Production — api.simpleidgen.com and simpleidgen.com — at the real limits, nothing raised. Turnstile was temporarily bypassed (via a secret-gated flag, reverted immediately after) only so accounts could be created by script; every other guardrail, including the 5,000-rows/account/day quota, stayed at its production value.

Q2
Why test the MCP path instead of the REST job pipeline?

Because it was scriptable without the emailed one-time code. The MCP generate_people tool runs the same deterministic generator and the same atomic quota reservation as the REST jobs, so it stresses the generator and database directly. The async REST pipeline (queue → R2) is the next run.

Q3
Did the quota ever get exceeded under load?

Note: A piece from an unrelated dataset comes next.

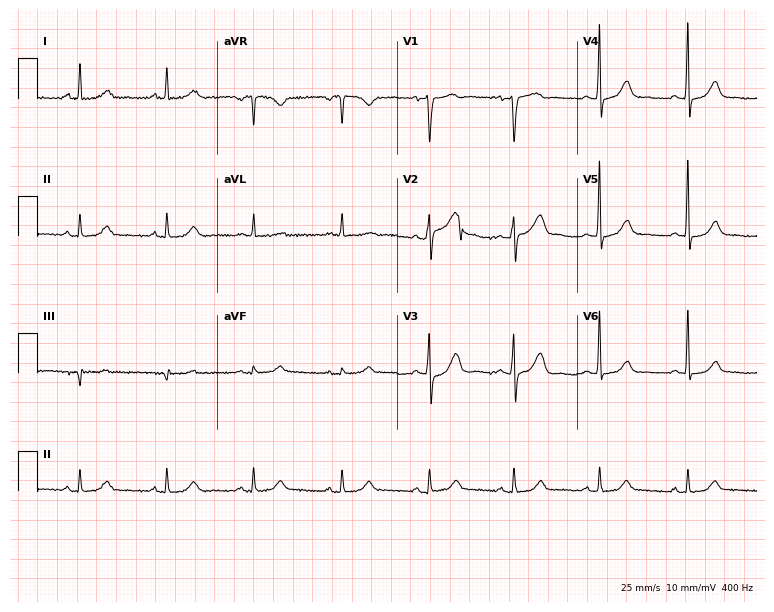
Standard 12-lead ECG recorded from a 56-year-old female. None of these six findings is recorded: first-degree AV block, right bundle branch block (RBBB), left bundle branch block (LBBB), sinus bradycardia, atrial fibrillation (AF), sinus tachycardia. Findings outside these six are not listed.

No. In the saturation run, 50 VUs racing on three accounts generated exactly 15,000 rows — the combined 3×5,000 ceiling — with zero overrun, then correctly rejected 1,910 further calls. The reservation is a single conditional database write, which stays atomic under concurrency.

Q4
Why are the sample-download latencies higher?

Those reflect the test's single client link saturating at ~47 MB/s while pulling 2.8 GB, not server slowness — the edge served every byte with zero errors. A distributed load source removes that ceiling; it's noted as a caveat, not a server result.